[Stored items]
◆ ◆ ◆ ◆ ◆ ◆ ◆

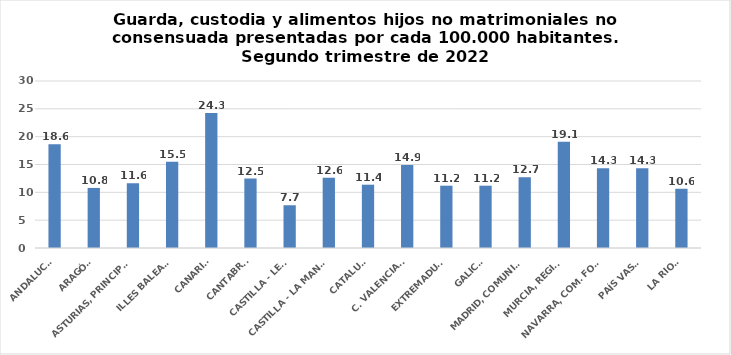
| Category | Series 0 |
|---|---|
| ANDALUCÍA | 18.633 |
| ARAGÓN | 10.79 |
| ASTURIAS, PRINCIPADO | 11.648 |
| ILLES BALEARS | 15.473 |
| CANARIAS | 24.26 |
| CANTABRIA | 12.474 |
| CASTILLA - LEÓN | 7.679 |
| CASTILLA - LA MANCHA | 12.621 |
| CATALUÑA | 11.37 |
| C. VALENCIANA | 14.889 |
| EXTREMADURA | 11.193 |
| GALICIA | 11.193 |
| MADRID, COMUNIDAD | 12.692 |
| MURCIA, REGIÓN | 19.067 |
| NAVARRA, COM. FORAL | 14.316 |
| PAÍS VASCO | 14.317 |
| LA RIOJA | 10.642 |
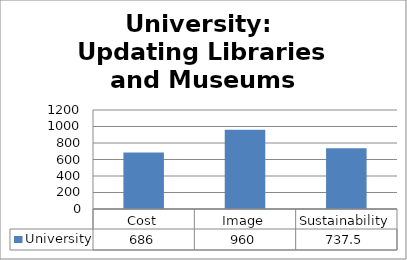
| Category | University |
|---|---|
| Cost | 686 |
| Image | 960 |
| Sustainability | 737.5 |

◆ ◆ ◆ ◆ ◆ ◆ ◆

**Try it:**
Copy out exactly the lines above beginning with the line that contains "ANDALUCÍA | 18.633 |" and finishing with the line that contains "Category | University |", including both; leave the pictures out.

**Solution:**
| ANDALUCÍA | 18.633 |
| ARAGÓN | 10.79 |
| ASTURIAS, PRINCIPADO | 11.648 |
| ILLES BALEARS | 15.473 |
| CANARIAS | 24.26 |
| CANTABRIA | 12.474 |
| CASTILLA - LEÓN | 7.679 |
| CASTILLA - LA MANCHA | 12.621 |
| CATALUÑA | 11.37 |
| C. VALENCIANA | 14.889 |
| EXTREMADURA | 11.193 |
| GALICIA | 11.193 |
| MADRID, COMUNIDAD | 12.692 |
| MURCIA, REGIÓN | 19.067 |
| NAVARRA, COM. FORAL | 14.316 |
| PAÍS VASCO | 14.317 |
| LA RIOJA | 10.642 |
| Category | University |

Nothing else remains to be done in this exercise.